На работе случилось происшествие, которое взволновало многих и закончилось общественным судом. Хирург Морозов во время операции оставил в брюшной полости салфетку. Больная чахла создавались консилиумы, приходил ее муж — тот самый его Лева, что пытался убедить его в материализме когда он оканчивал девятилетку. Этого атеиста Леве было глубоко жаль он видел его несчастье, но подойти к нему, поговорить с ним Лева так и не решился. Больную оперировали вторично нашли злополучную забытую салфетку. Больная умерла Был общественный суд под председательством заведующего больницей врача Митерева. Впоследствии Митеров стал наркомом здравоохранения, а потом председателем общества Красного Креста.
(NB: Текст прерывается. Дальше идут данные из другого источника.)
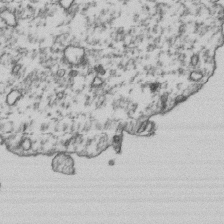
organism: Human
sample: Activated Jurkat CD4+ T cells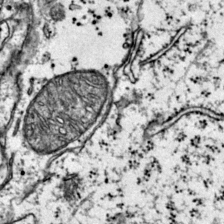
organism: Mouse
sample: Primary visual cortex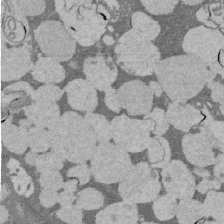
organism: Rat
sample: Salivary granule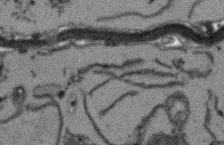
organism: Arabidopsis thaliana
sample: Root tip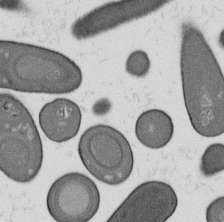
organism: B. subtilis
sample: Bacterial spore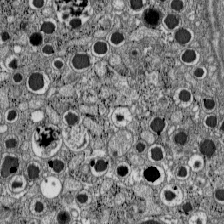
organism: C57BL Mouse
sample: Pancreatic islet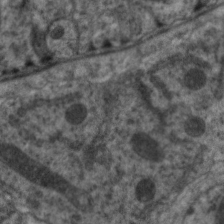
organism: C. elegans
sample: Pharynx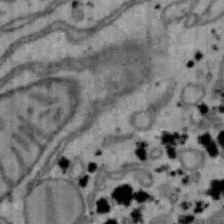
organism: Mouse
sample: Liver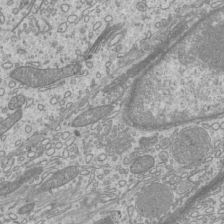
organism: Mouse
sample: Cilia; mouse epididymis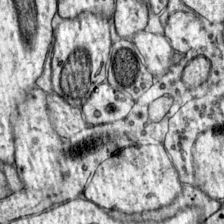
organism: Mouse
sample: Primary visual cortex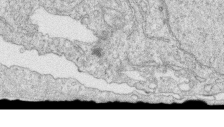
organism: Human
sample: HeLa cell HIV synapse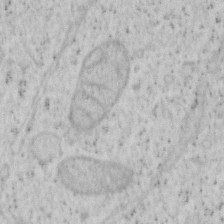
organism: Human
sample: HeLa cells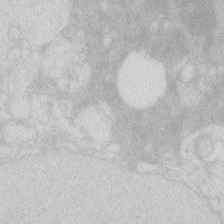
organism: Zebrafish
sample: Macrophage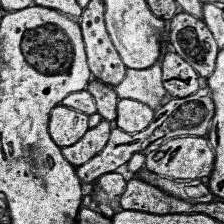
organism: Human
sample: Temporal Lobe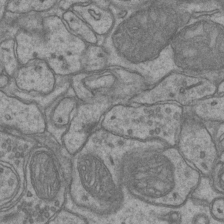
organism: Mouse
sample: CA1 Hippocampus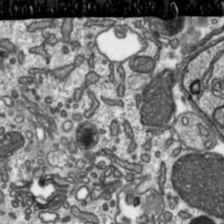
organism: Toxoplasma gondii
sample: Parasites in a vacuole inside a host cell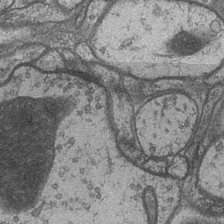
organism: Drosophila
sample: Optic medulla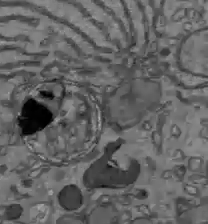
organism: C57BL Mouse
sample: Liver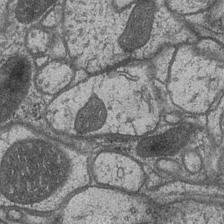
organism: Drosophila
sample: Optic medulla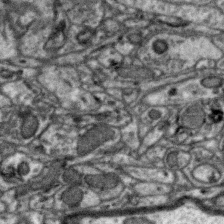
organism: Zebra finch
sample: Brain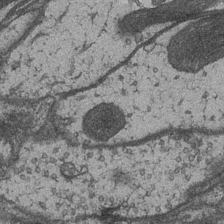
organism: Drosophila
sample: Optic medulla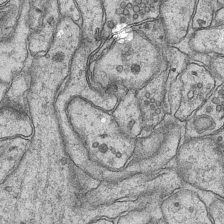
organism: Mouse
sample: CA1 Hippocampus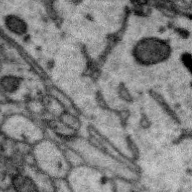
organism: Zebra finch
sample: Brain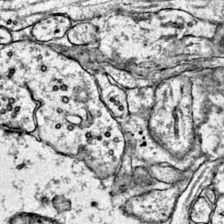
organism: Mouse
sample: Primary visual cortex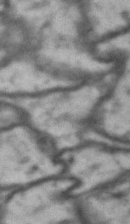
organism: Drosophila
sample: Brain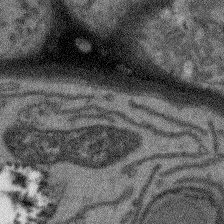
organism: Arabidopsis thaliana
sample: Root tip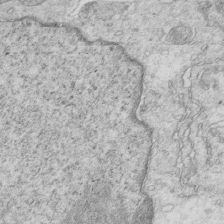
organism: Mouse
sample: Multiciliated cells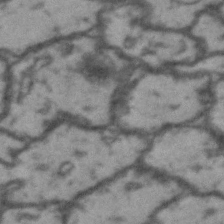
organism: Drosophila
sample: Brain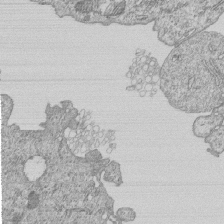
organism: Human
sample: MDA-MB-231 cells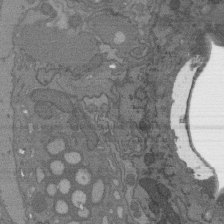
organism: C. elegans
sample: AFD neurons C. elegans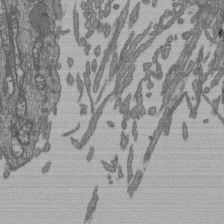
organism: Human
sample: Retinal organoid Rod and Cone cells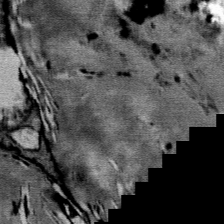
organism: Mouse
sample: Mouse Salivary gland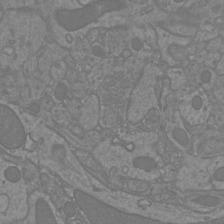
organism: Mouse
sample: Cortical neurons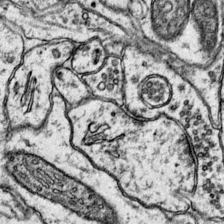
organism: Mouse
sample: Primary visual cortex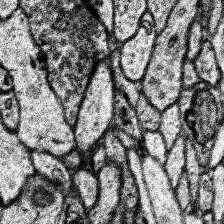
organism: Human
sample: Temporal Lobe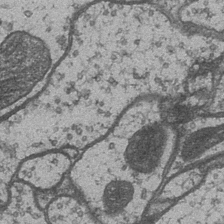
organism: Drosophila
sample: Optic medulla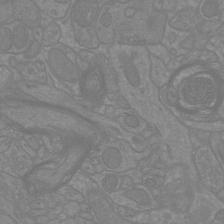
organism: Mouse
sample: Cortical neurons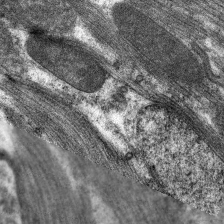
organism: C. elegans
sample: Pharynx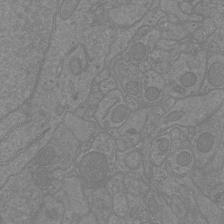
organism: Mouse
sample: Cortical neurons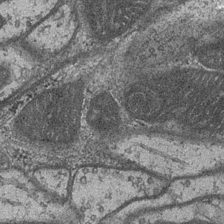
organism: Drosophila
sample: Optic medulla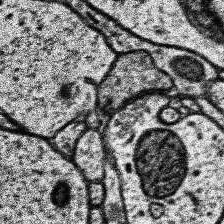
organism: Human
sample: Temporal Lobe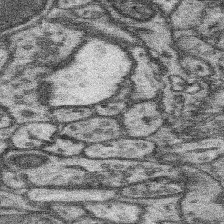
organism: Mouse
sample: Somatosensory cortex neuropil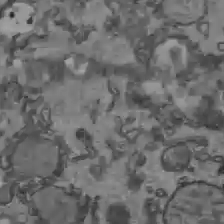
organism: C57BL Mouse
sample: Liver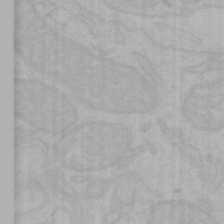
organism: Mouse
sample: Choroid plexus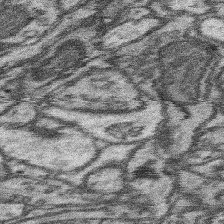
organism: Mouse
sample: Somatosensory cortex neuropil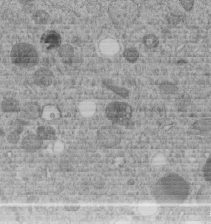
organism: C. elegans
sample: C. elegans embryo early stage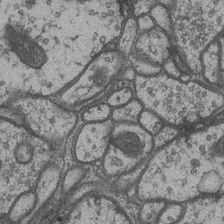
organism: Drosophila
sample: Optic medulla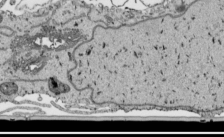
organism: Human
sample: Mitochondria in HCT116 cells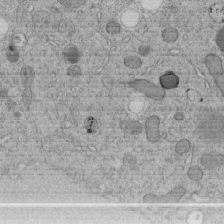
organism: C. elegans
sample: C. elegans embryo early stage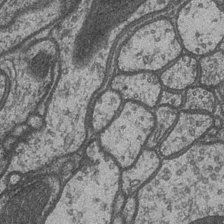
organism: Drosophila
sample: Optic medulla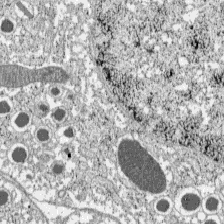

Суд происходил в самом большом зале больницы. Было много врачей, среднего медперсонала, был и Лева. Одни рассматривали этот случай как халатность, преступление, другие — как несчастный случай в хирургии и приводили статистику, по которой было видно, что у самых знаменитых хирургов бывали подобные несчастные случаи.

Красноречиво выступал доктор Тимофеев. Он привел случай, когда один профессор, начинающий, тоже забыл салфетку в брюшной полости, не мог преподавать от тяжелых переживаний, а когда через год вернулся, его первой лекцией была: «Сложность и ответственность работы хирурга». Он рассказывал студентам, как был забыт тампон в брюшной полости. К нему поступила записка: «Где этот тампон?» Профессор подошел к шкафу, достал склянку с тампоном и поставил ее на кафедру. И вдруг медленно повалился на пол. Он был мертв.

Так тяжело переживают хирурги дефекты своей работы. Хирурга Морозова оправдали, но отстранили от неотложной хирургии.

На этом примере Лева особенно увидел, как сложна работа хирургов. Он слышал также, что в среднем их жизнь короче, нежели врачей других специальностей. И все-таки его влекла хирургия. Он видел воочию, что там можно помочь человеку, спасти его, и продолжал мечтать о том, чтобы стать врачом-хирургом.

Однажды Петр Иванович Кузнецов, который с семьею в то время жил в доме матери Левы, занимая отдельную комнату, решил собрать у себя молодежь. Пришли многие старые друзья, был приглашен и Лева.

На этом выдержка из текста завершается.